For three years, I have been going through one of the darkest journeys of my life. It has been so dark I have wondered if God had left me. Depression, thoughts of suicide, grief and overwhelming sadness plagued me. I watched one of your very first videos when you first started posting. You spoke truthfully about our purpose and calling. I already knew what my calling and purpose was, but I was just so overwhelmed with grief.
There have been times you would say the very thing I needed to hear like, “Until you let go, your purpose will never be fulfilled. Until you surrender everything, God cannot completely use you in your purpose.” I don’t remember your exact words, but I remember the strength I have gained from them. Sometimes the truth hurt. Sometimes the truth made me angry. But it was always on target.

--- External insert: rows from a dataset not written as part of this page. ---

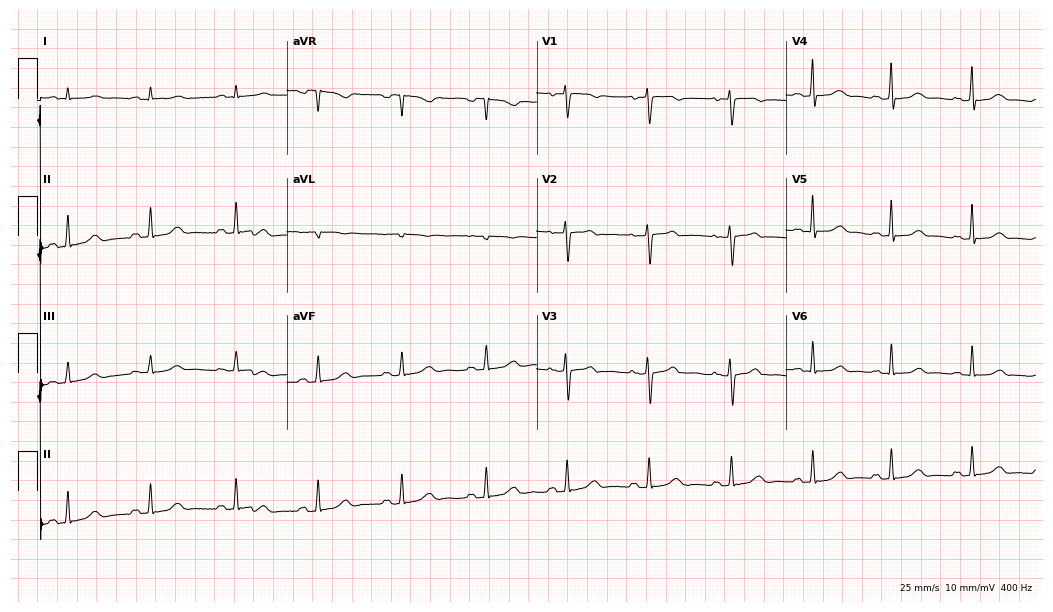
Standard 12-lead ECG recorded from a 49-year-old female patient (10.2-second recording at 400 Hz). Read as a normal ECG.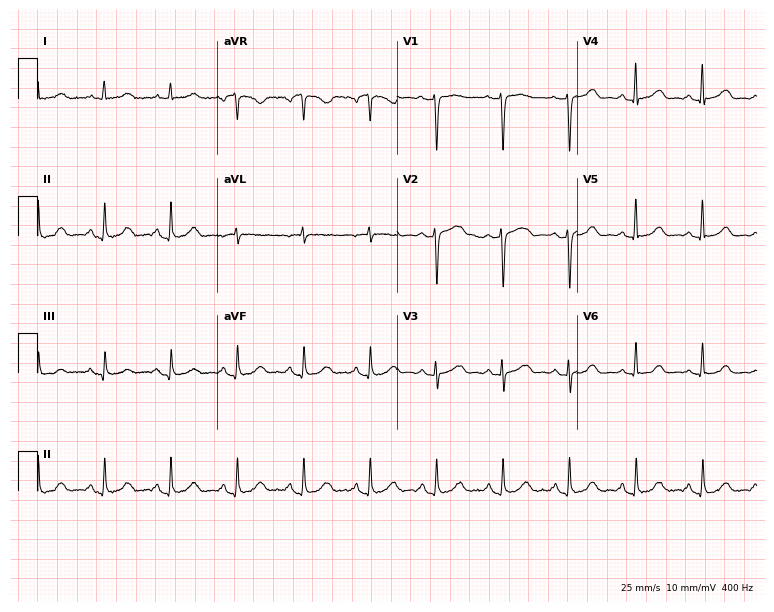
Resting 12-lead electrocardiogram. Patient: a 56-year-old female. Read as a normal ECG.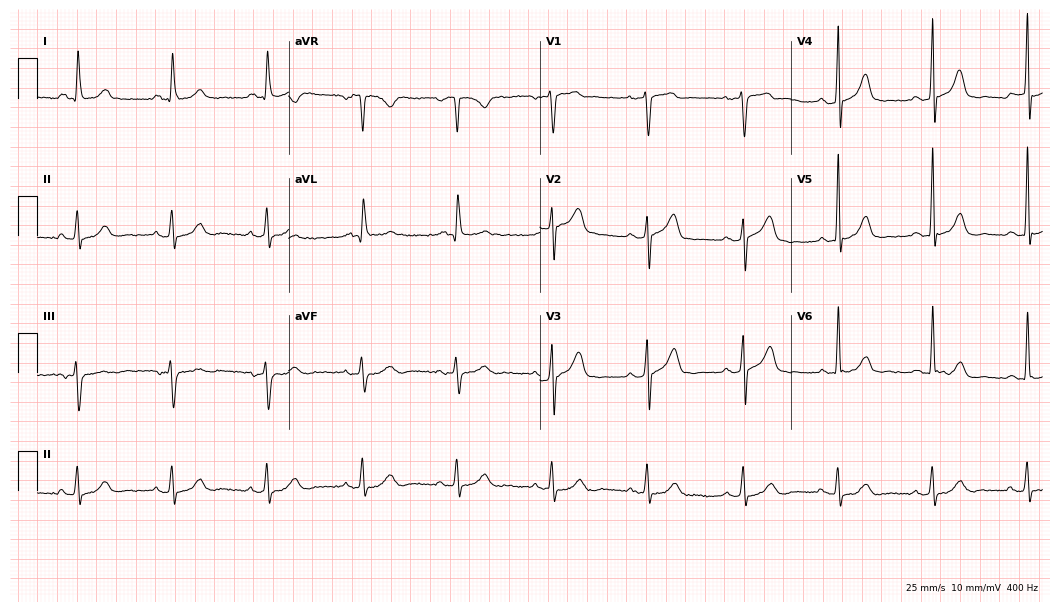
12-lead ECG from a 71-year-old man. Labelled as a normal ECG.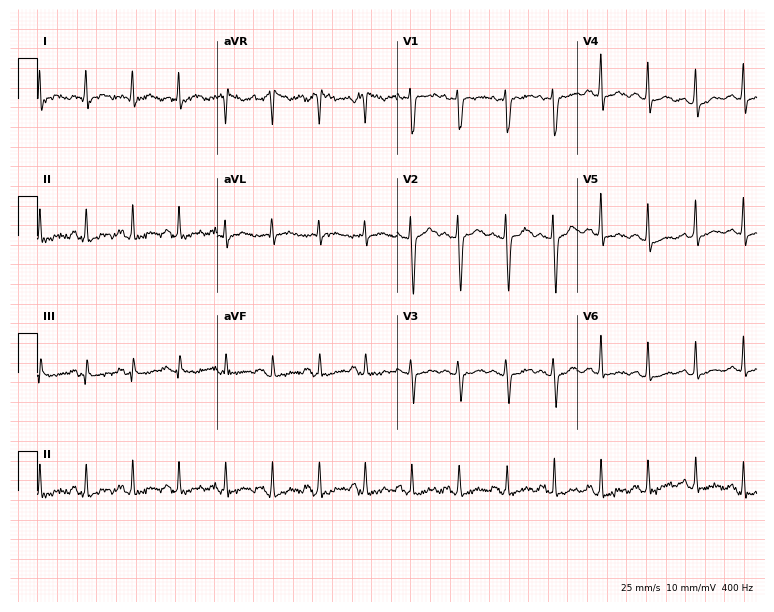
Standard 12-lead ECG recorded from a female patient, 23 years old (7.3-second recording at 400 Hz). The tracing shows sinus tachycardia (a sinus rate of 100 beats per minute or more).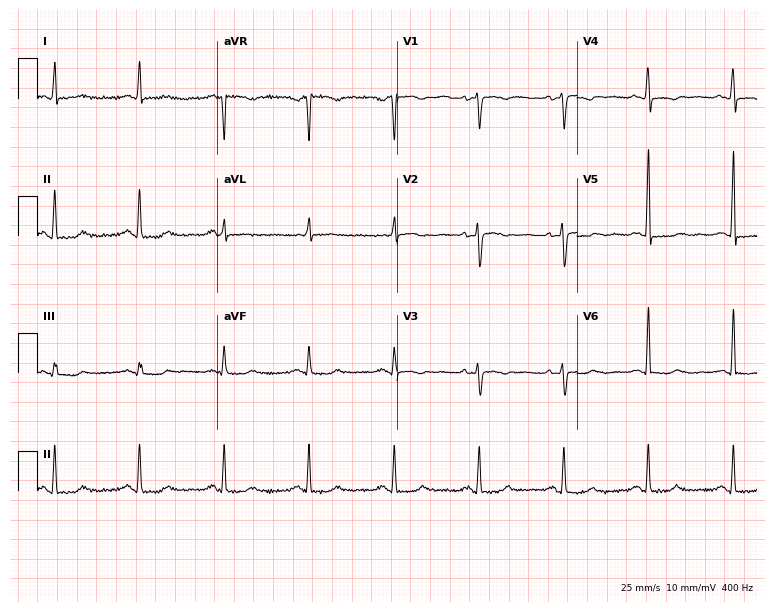
Standard 12-lead ECG recorded from a 65-year-old female. None of these six findings is recorded: first-degree AV block, right bundle branch block, left bundle branch block, sinus bradycardia, atrial fibrillation, sinus tachycardia.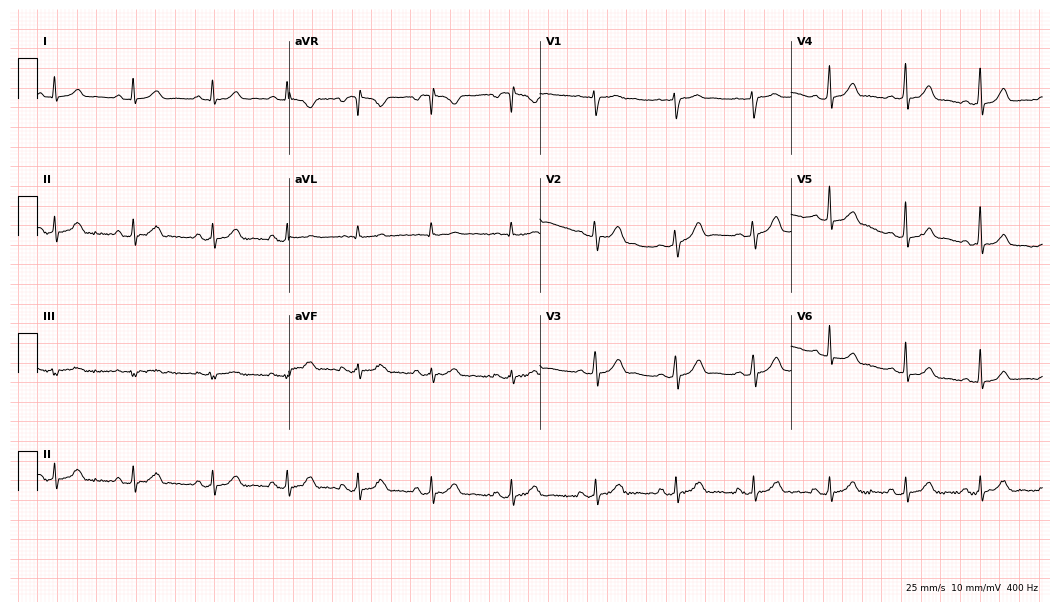
12-lead ECG (10.2-second recording at 400 Hz) from a female patient, 17 years old. Labelled as a normal ECG.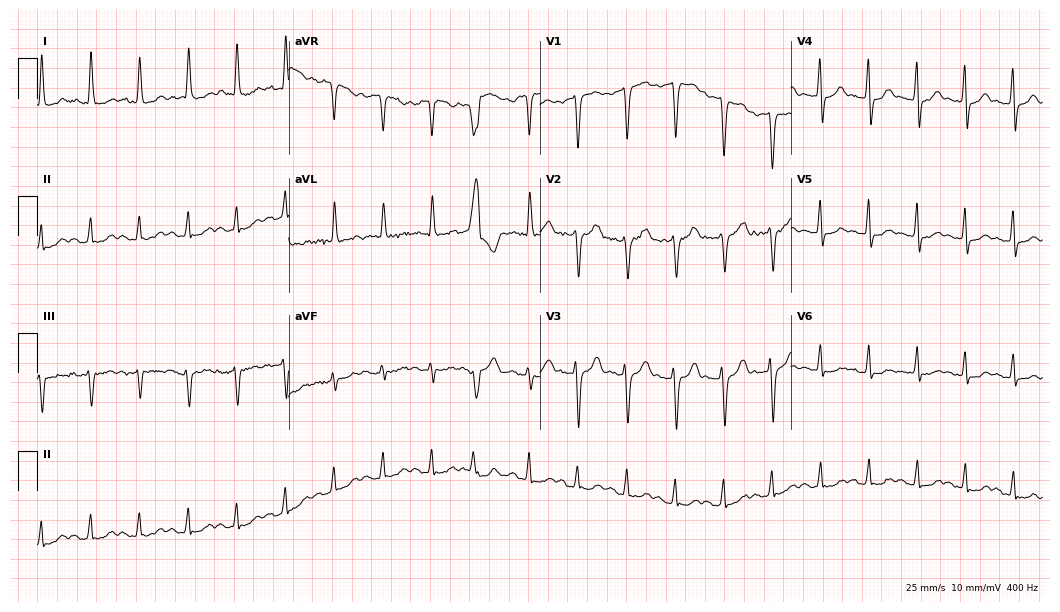
Resting 12-lead electrocardiogram (10.2-second recording at 400 Hz). Patient: a 61-year-old female. The tracing shows sinus tachycardia (a sinus rate of 100 beats per minute or more).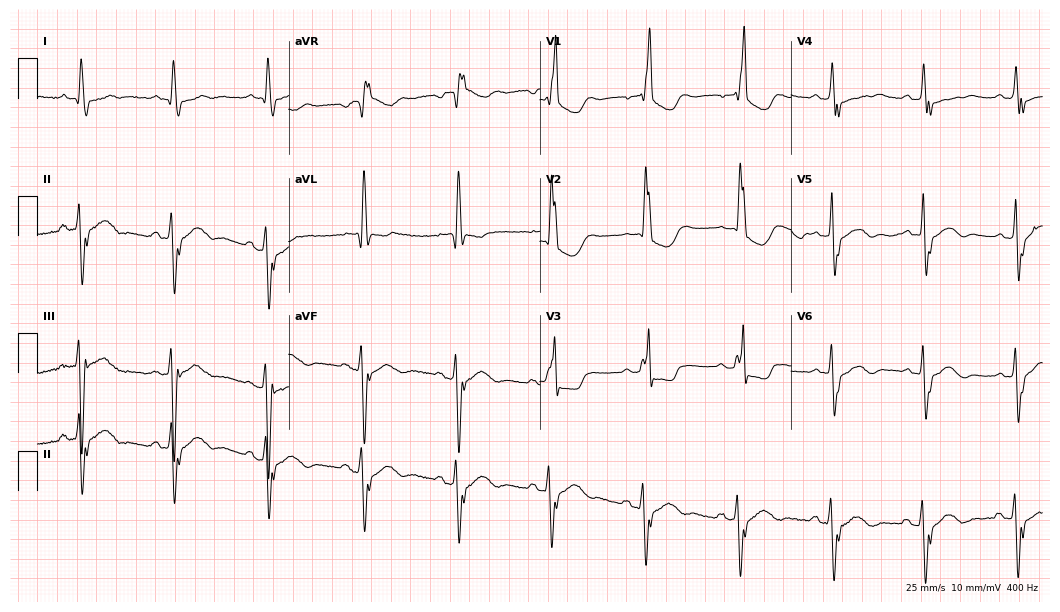
ECG (10.2-second recording at 400 Hz) — a 78-year-old woman. Findings include right bundle branch block.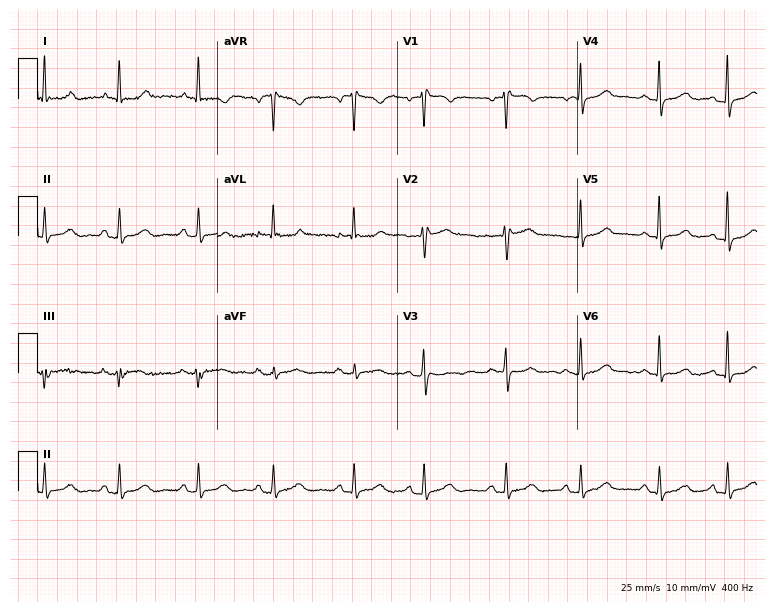
Resting 12-lead electrocardiogram (7.3-second recording at 400 Hz). Patient: a woman, 62 years old. None of these six findings is recorded: first-degree AV block, right bundle branch block, left bundle branch block, sinus bradycardia, atrial fibrillation, sinus tachycardia.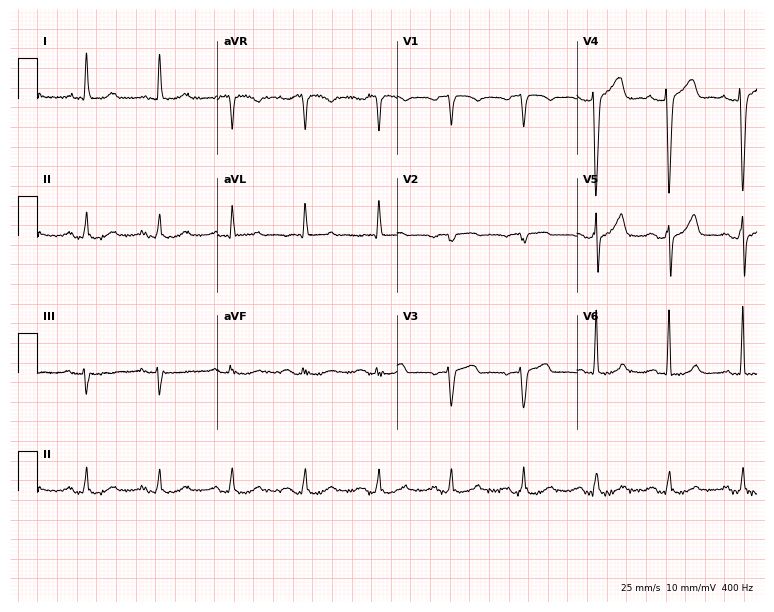
Resting 12-lead electrocardiogram. Patient: a female, 78 years old. None of these six findings is recorded: first-degree AV block, right bundle branch block, left bundle branch block, sinus bradycardia, atrial fibrillation, sinus tachycardia.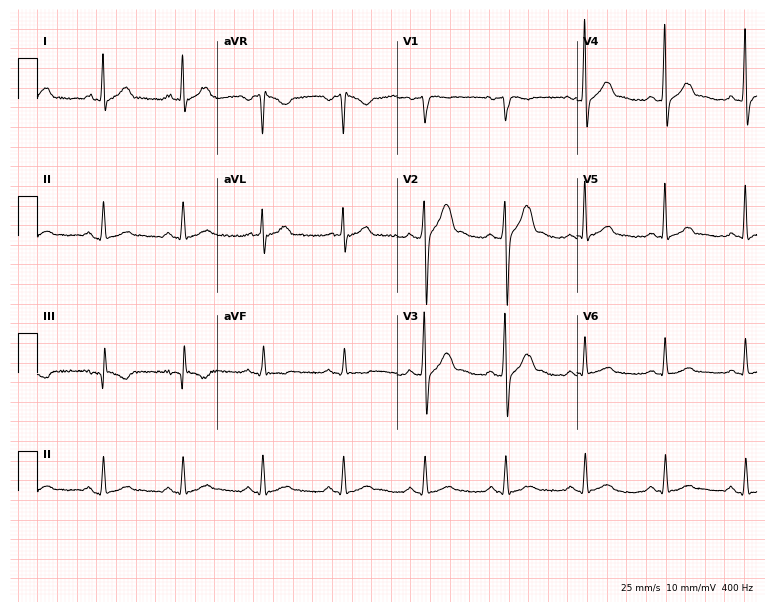
12-lead ECG from a male, 42 years old (7.3-second recording at 400 Hz). Recorded interpretation: within normal limits.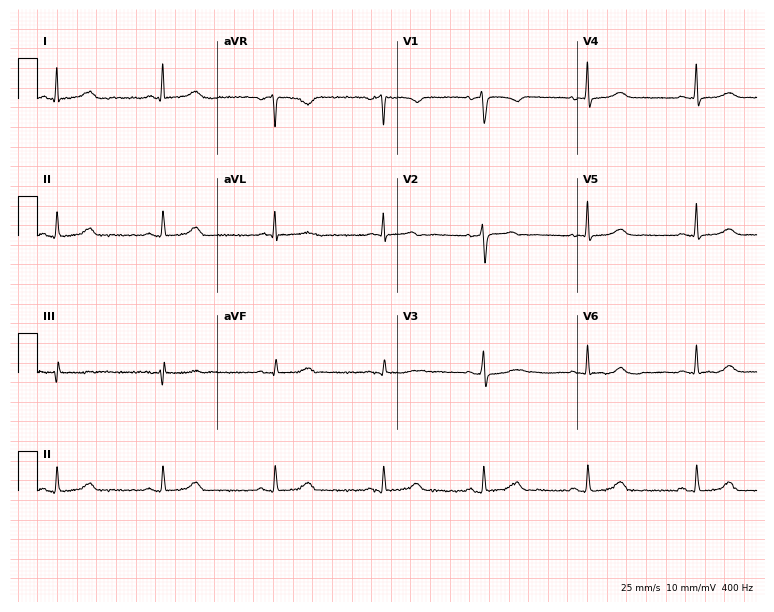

I’m still in the dark valley, but I’m starting to see the mountain top on the horizon. Your words have given me strength to keep pressing forward. I just wanted to say thank you for allowing God to use you. I don’t think I could have kept going.
I love watching your videos and listening to you talk about your views on the Word of God. To me, they are always on point every single time. I must admit I’ve watched a few of them over and over again, but the one that had the biggest impact on me is the one about Kingdom Spouse, breaking down the story of Ruth and Boaz courtship.
I have wondered many times why I was hung up on that particular video and why it causes me to want to watch over and over again. I believe it’s because your delivery is spoken not just in a caring and convincing way manner, but also, to me it’s as if I am hearing God speak to me directly concerning how He wants me to let it be known that I have interest for someone and leave it there. Then it’s up to him to decide if he wants to pursue me.
That seems to be a simple and direct way of letting a man know you have interest without placing any pressure on him to reciprocate. Thank you so much for all you do for the kingdom!